Note, that if we want to highlight the right tail of the distribution as opposed to the left tail, we can set `log10` to `TRUE` and the `right_tail` parameter to `TRUE`. This results in a plot with the data transformed onto the `log10` scale instead of the `-log10` scale. 

### ELL Testing Bounds Generations

In addition to the plotting interfaces explained above, `qqconf` provides functions to directly produce testing bounds generated by the equal local levels method. Functions exist for both two-sided and one-sided testing. For information on the generation of testing bounds using equal local levels, please see section 2 of our [paper](https://arxiv.org/abs/2111.15082).

#### Two-Sided Testing

Given a desired global Type I error rate $\alpha$ and a sample size $n$, we can generate two-sided bounds using the `get_bounds_two_sided` function. Below, we generate such bounds for $n = 100$ and $\alpha = .05$:

```{r fig.align = "center", fig.width = 7, fig.height = 5}
bounds <- get_bounds_two_sided(alpha = .05, n = 100)
```

In this case, the `bounds` object is a list with a number of objects (for more information see the documentation), but the lower bounds can be extracted with `bounds$lower_bounds` and the upper bounds with `bounds$upper_bounds`.

#### One-Sided Testing

In addition to two-sided testing, `qqconf` also provides functionality for one-sided testing. 

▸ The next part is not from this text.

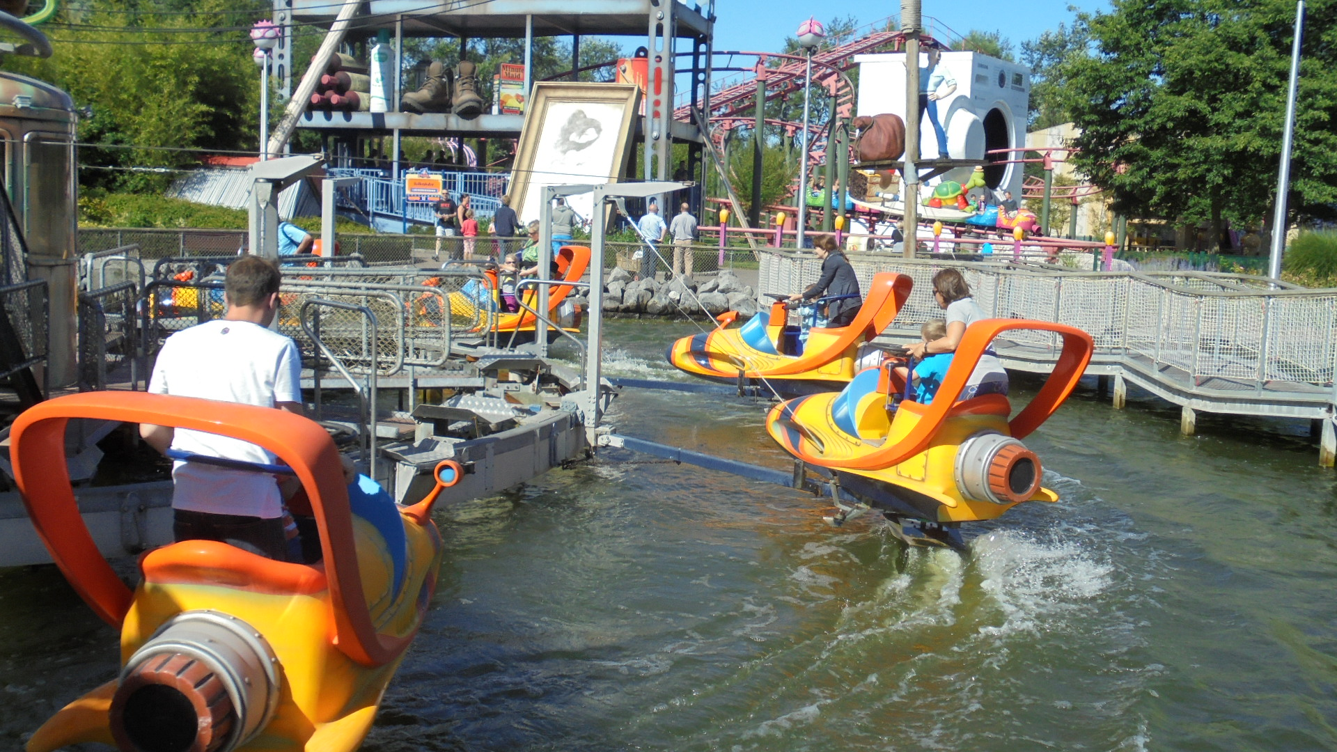 Mega Mindy Jetski

Given a desired global Type I error rate $\alpha$ and a sample size $n$, we can generate such bounds using the `get_bounds_one_sided` function. Below, we generate such bounds for $n = 100$ and $\alpha = .05$:

```{r fig.align = "center", fig.width = 7, fig.height = 5}
bounds <- get_bounds_one_sided(alpha = .05, n = 100)
```

From the `bounds` object, the upper bounds can be extracted via `bounds$bound`. Again, this function returns a list and more information can be extracted from `bounds`.

## Session info

All plots above were generated with the following session information:

```{r session-info}
sessionInfo()
```

## References

* [Rousseeuw, Peter J., and Christophe Croux. "Alternatives to the median absolute deviation." Journal of the American Statistical association 88.424 (1993): 1273-1283.]

* [Kolmogorov A (1941). “Confidence limits for an unknown distribution function.” The annals of mathematical statistics, 12(4), 461–463.]

* [Smirnov NV (1944). “Approximate laws of distribution of random variables from em- pirical data.” Uspekhi Matematicheskikh Nauk, (10), 179–206.]